06 June 2007

Some Serious Shit About Coaches

(In which I bow down to coaches and use the word "blessing")

This is important, even if you aren't into the whole sports thing. This is about coaches, and how important they are to kids growing up in this country.


Young people need role models. What with Dubya, Paris, R. Kelly, movies and MTV, the future leaders of this country need some real-life folks to point them in the right direction.

Coaches are bringing it, every day. I can literally see a difference in the way my son carries himself this year. Much of that came directly from sports. Good coaches are a blessing, y'all.

Those of you who know me just now choked to see me use the word "blessing", didn't you? (Please, I could hear the what-the-hells from here.) Well, the only other word I could come up with on the fly that conveyed what I'm thinking was "godsend". So yeah, coaches are a blessing. Goddamn right.

They don't get paid much, and some are straight up volunteers. They give so much more than just instruction. They are mentors for these young folks. They are modeling good sportsmanship, responsibility, commitment, and teamwork.

Life skills, here, people. Skills we actually use day to day, unlike sophomore algebra.


I appreciate that several of my son's coaches in particular have been wonderful models for healthy male-to-male interaction. For those who think sports coaches must be big into that stereotypical, macho bullshit, I have not seen it here. These guys have been hands-on with the kids; they hug these kids, put their arms around them, hold their faces and look them straight in the eye while telling what they've done right and what they can work on. They say things like,

I love you man; you pulled it out today!

I couldn't ask for any more from you.

I am so proud of you!

That's okay; you know you're still my boy. You'll get it.

You gave your best; that's what we do.

Way to apply what you learned!

You had good form out there today.

Things that build a kid up. I see my son and his teammates hug each other, and walk with an arm over the other's shoulders. I see them stick together off the field, help each other out.

Female athletes are still working on equal sports status with the men. They still have to deal with being called "The Lady Muskrats/Wildcats/Pelicans". They don't get cheerleaders or assemblies. Coaches don't give a damn about that; they're coaching athletes, not girls. I see the difference in my daughter, because they actually have a high jump coach this year, one who really cares about the kids. It means a lot to her. I hope he's here again next year. (Cross your fingers that he gets that teaching job ...)


And may I also add, while I'm at it, that I especially appreciate the African American men who are stepping up to mentor these kids. Kids of color in our district do not have many mentors who look like them.

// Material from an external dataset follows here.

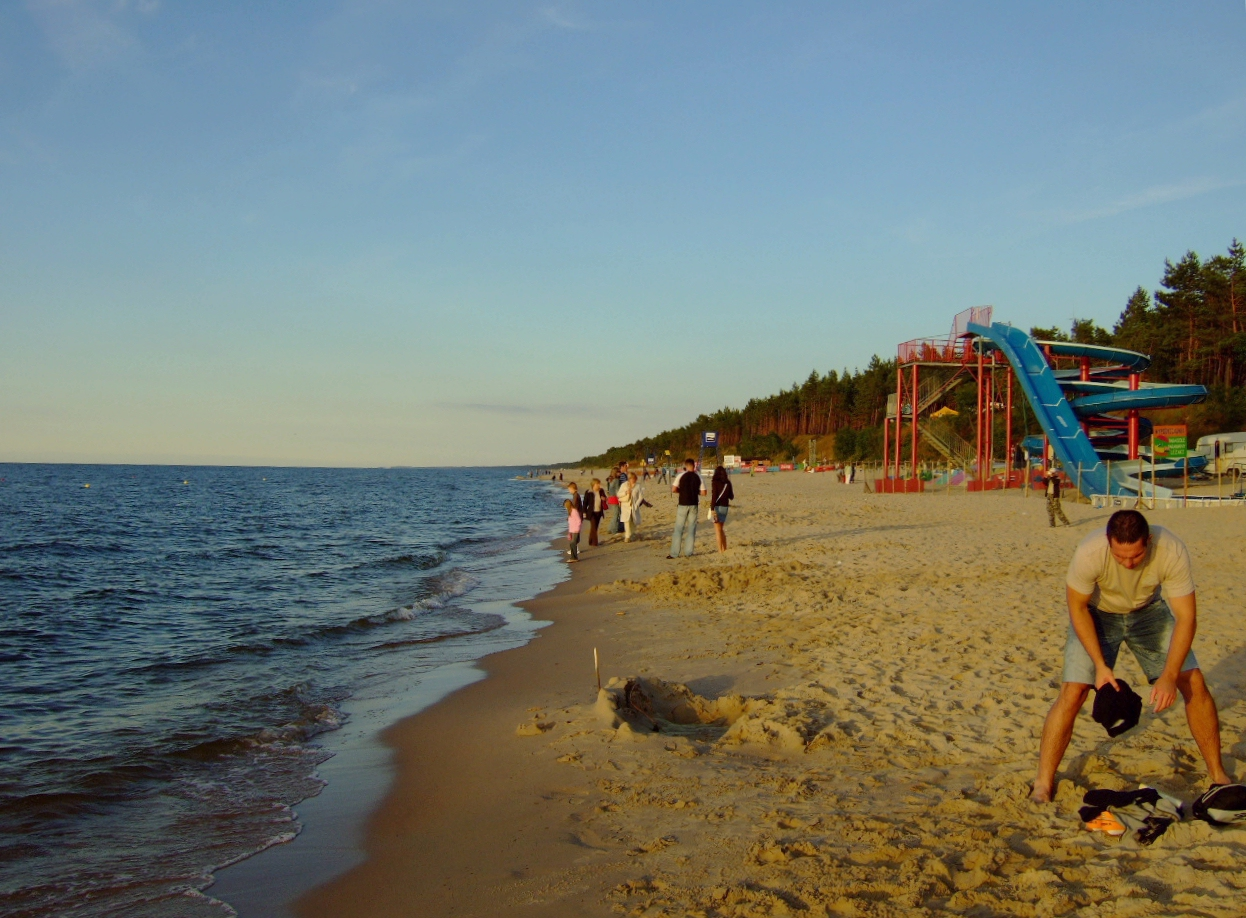 Strand in Stegna (Steegen), Polen

The images they see in the media and in their own school environment are mostly White.  Well, the positive images are, anyway. African American males face a lot of issues unique to them. That's a whole'nother post, but suffice it to say that when puberty hits and these kids don't look like little boys anymore, people react to them differently. They need positive role models who look like them and who have an awareness of what they're experiencing. The White kids need to see positive Black role models too. Again, another post. Anyway, to the African American men in our community who take time out of their lives to purposefully guide these kids, I appreciate that. Very, very much.

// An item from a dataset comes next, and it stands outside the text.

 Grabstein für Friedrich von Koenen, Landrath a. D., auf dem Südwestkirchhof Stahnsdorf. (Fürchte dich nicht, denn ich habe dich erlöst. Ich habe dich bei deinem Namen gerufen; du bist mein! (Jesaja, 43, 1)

Coaches make a difference.

They show up.

As a single mom, I appreciate the hell out of that.

8 comments:

  1. I agree with you on how kick ass it is to have these people providing their time and effort to improving kid's lives. I had several good coaches as a child, as well as a few awesome teachers who helped mentor me and add to my self esteem. It made all the difference in the world for this gay kid who felt out of place and less than, to have someone build me up and help me to achieve confidence. Bless all these good people who take the time to care!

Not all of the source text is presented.